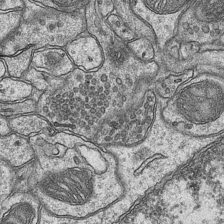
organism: Mouse
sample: CA1 Hippocampus
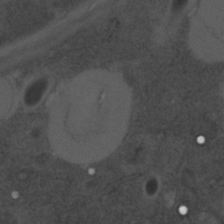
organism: C. elegans
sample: C. elegans embryo
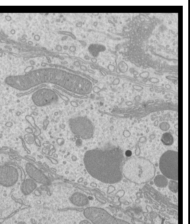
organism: Mouse
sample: Cilia; mouse epididymis
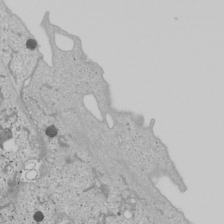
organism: Human
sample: Mitochondria in U2OS cells

- _INSTRUCTIONS FOR THE TASK_: Skip all pictures. Then give again, exactly, each line from the line holding "organism: C. elegans" through the last line of the listing above, both ends included.

- _EXERCISE OUTPUT_:
organism: C. elegans
sample: C. elegans embryo
organism: Mouse
sample: Cilia; mouse epididymis
organism: Human
sample: Mitochondria in U2OS cells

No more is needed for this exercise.